Des élèves de Polytechnique défilent le 14 juillet 2014 sur les Champs-Elysees, à Paris. — AFP PHOTO / STEPHANE DE SAKUTIN

« Trop petite », « trop peu visible à l’international », « trop faible diversité sociale » : un rapport sur Polytechnique commandé par le Premier ministre et dont les contours seront prochainement dévoilés, met en lumière les défaillances de la prestigieuse école.

« Dans un monde de l’enseignement supérieur totalement mondialisé », l’Ecole polytechnique -école militaire surnommée l’X sous la tutelle du ministère de la Défense et, dans une moindre mesure, du ministère de l’Enseignement supérieur et de la Recherche- doit « impérativement » adopter une stratégie de croissance pour éviter un « dépérissement » prévient l’économiste Bernard Attali, conseiller maître honoraire à la Cour des comptes et président d’honneur d’Air France, dans un rapport, dévoilé par le site du quotidien Le Monde.

«Trop faible diversité sociale »

Le rapporteur préconise notamment un « regroupement des dix grandes écoles scientifiques dont l’X » en une « Ecole Polytechnique de Paris » pour être plus visible et obtenir de meilleurs résultats dans les classements internationaux.

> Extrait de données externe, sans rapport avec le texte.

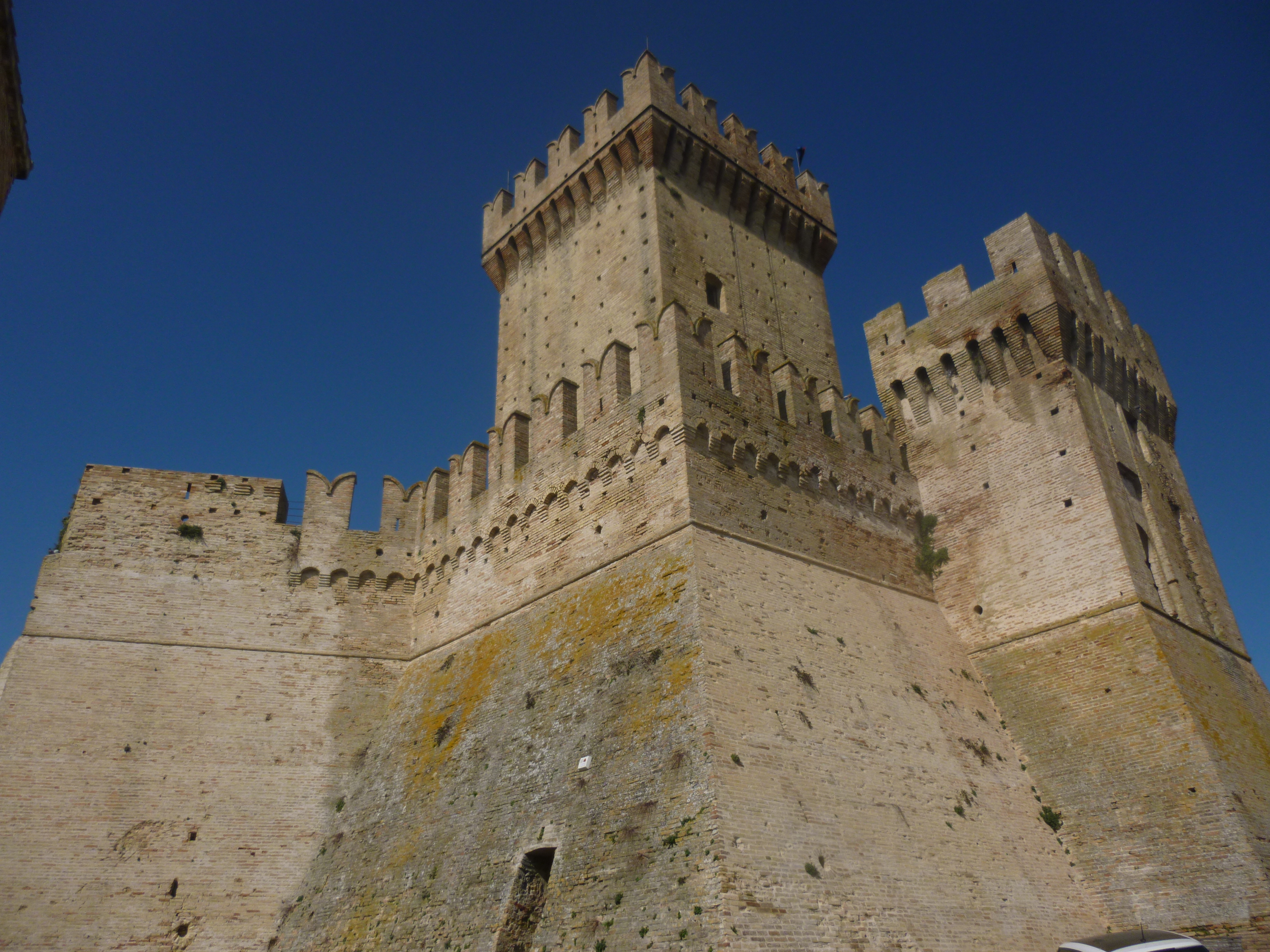 Rocca medievale This is a photo of a monument which is part of cultural heritage of Italy.

Dans son analyse, Bernard Attali souligne « la trop faible diversité sociale qui caractérise les promotions ». Il préconise de créer un « internat de la réussite » dédié aux élèves boursiers des lycées sur le campus de Saclay (Essonne), « tripler le recrutement universitaire », construire une « voie par alternance » ou encore créer un « accès post-bac » à l’Ecole.

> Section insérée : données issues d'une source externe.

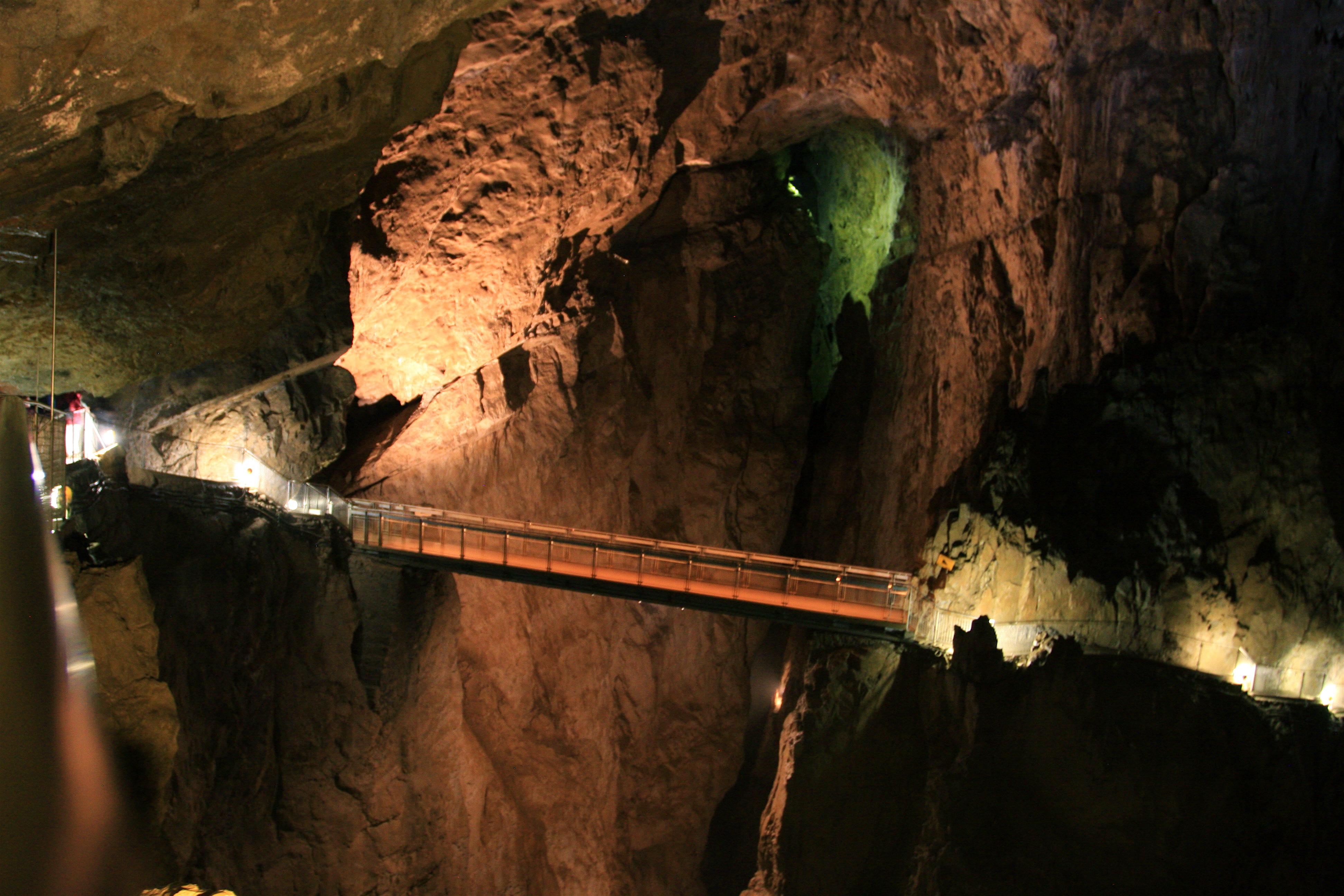 Bridge Inside Skocjan Caves - Slovenia

Le rapport suggère également de mettre fin à la solde (473 euros par mois en 2014) perçue par le étudiants, qui ont le statut d’officiers sous contrat et s'engagent en contrepartie à travailler dix ans dans un corps de l’Etat à leur sortie d’école. « Comment la justifier ? », s’interroge Bernard Attali, alors que « moins de 20 % » des élèves rejoignent un corps de l’Etat. Cette solde pourrait se muer en « bourses » versées aux élèves, suggère-t-il.

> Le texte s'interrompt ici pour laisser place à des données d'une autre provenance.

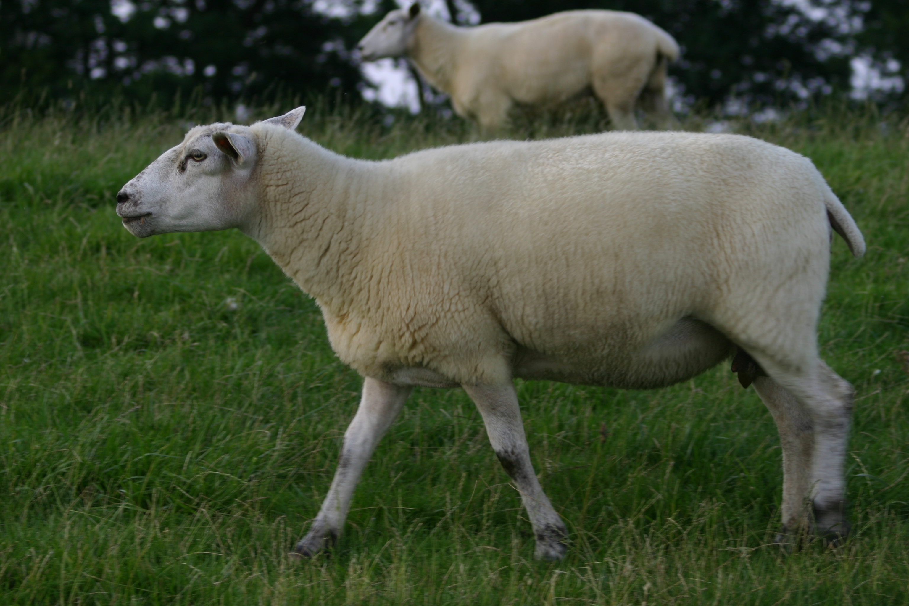 Hausschaf, von der Seite, aufgenommen auf dem Emsdeich bei Emden

Reléve « très significative » des frais de scolarité

Un décret publié au Journal officiel fin mai oblige dorénavant les élèves de l’X à rembourser leurs frais de scolarité (environ 45.000 euros), « la pantoufle », s’ils ne répondent pas à cette exigence. Bernard Attali propose également de multiplier par quatre le nombre d’étudiants internationaux, et pour financer ce recrutement de relever « très significativement » les frais de scolarité.

Le rapport recommande par ailleurs de supprimer le classement de fin sortie de l’X, remplacé par « une sélection sur dossier et un entretien de motivation ». Ce nouveau rapport fait suite à un document publié en septembre par le député UMP François Cornut-Gentille (Haute-Marne), intitulé Polytechnique : l’X dans l’inconnu, dans lequel le parlementaire épingle un « curieux modèle d’autogestion à la française ».